Solve the linear sum assignment problem.

The linear sum assignment problem is also known as minimum weight matching in bipartite graphs. A problem instance is described by a matrix C, where each C[i,j] is the cost of matching vertex i of the first partite set (a “worker”) and vertex j of the second set (a “job”). The goal is to find a complete assignment of workers to jobs of minimal cost.

Formally, let X be a boolean matrix where \(X[i,j] = 1\) iff row i is assigned to column j. Then the optimal assignment has cost

\[\min \sum_i \sum_j C_{i,j} X_{i,j}\]

s.t. each row is assignment to at most one column, and each column to at most one row.

This function can also solve a generalization of the classic assignment problem where the cost matrix is rectangular. If it has more rows than columns, then not every row needs to be assigned to a column, and vice versa.

The method used is the Hungarian algorithm, also known as the Munkres or Kuhn-Munkres algorithm.


cost_matrix : array

The cost matrix of the bipartite graph.


row_ind, col_ind : array

An array of row indices and one of corresponding column indices giving the optimal assignment. The cost of the assignment can be computed as cost_matrix[row_ind, col_ind].sum(). The row indices will be sorted; in the case of a square cost matrix they will be equal to numpy.arange(cost_matrix.shape[0]).


New in version 0.17.0.


  2. Harold W. Kuhn.
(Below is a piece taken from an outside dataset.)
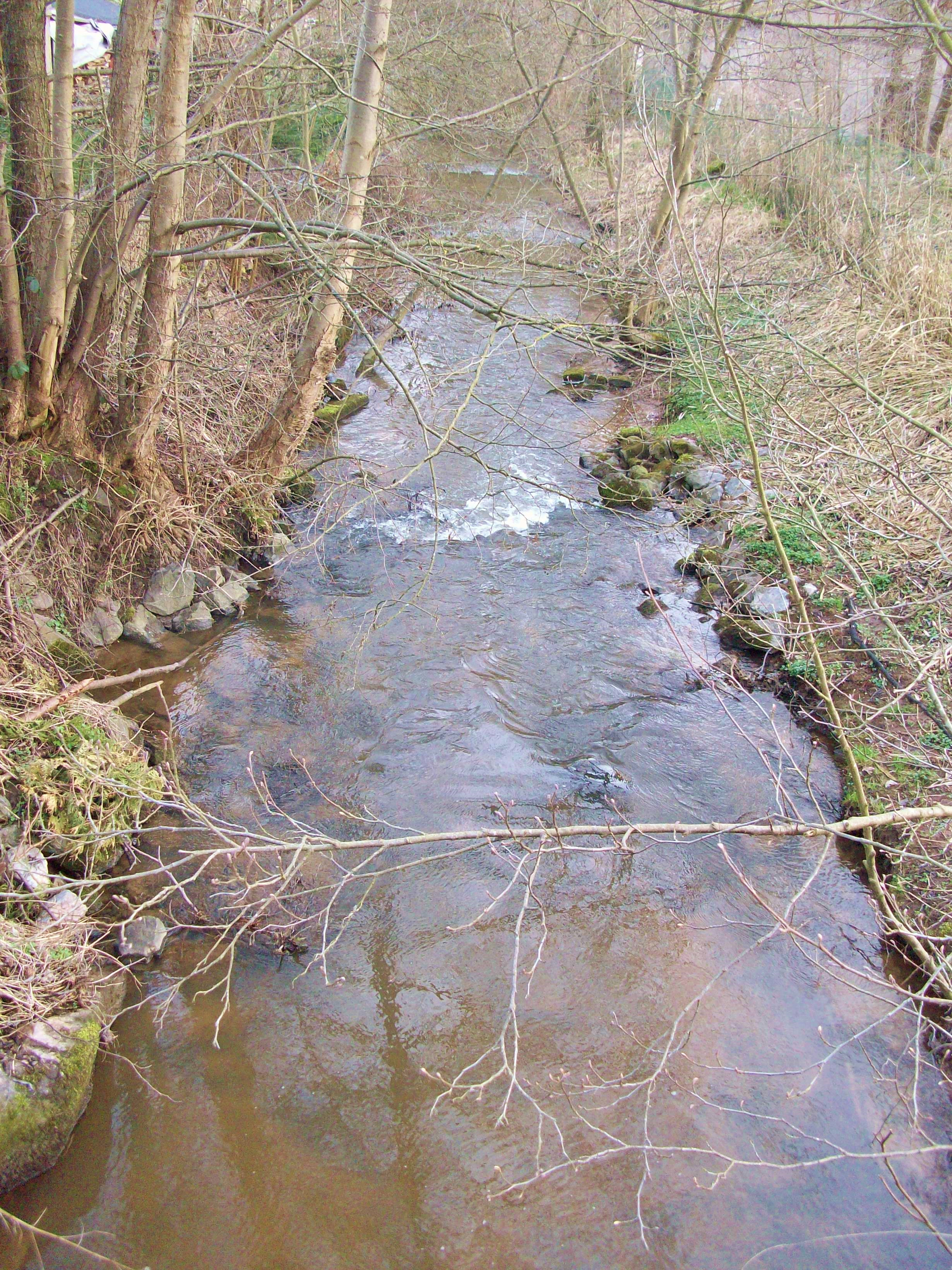 Der Ulfenbach direkt an der Brücke zum Burgstalls Waldau in Grasellenbach OT Wahlen

The Hungarian Method for the assignment problem. Naval Research Logistics Quarterly, 2:83-97, 1955.
  3. Harold W. Kuhn. Variants of the Hungarian method for assignment problems. Naval Research Logistics Quarterly, 3: 253-258, 1956.
  4. Munkres, J. Algorithms for the Assignment and Transportation Problems. J. SIAM, 5(1):32-38, March, 1957.


>>> cost = np.array([[4, 1, 3], [2, 0, 5], [3, 2, 2]])
>>> from scipy.optimize import linear_sum_assignment
>>> row_ind, col_ind = linear_sum_assignment(cost)
>>> col_ind
array([1, 0, 2])
>>> cost[row_ind, col_ind].sum()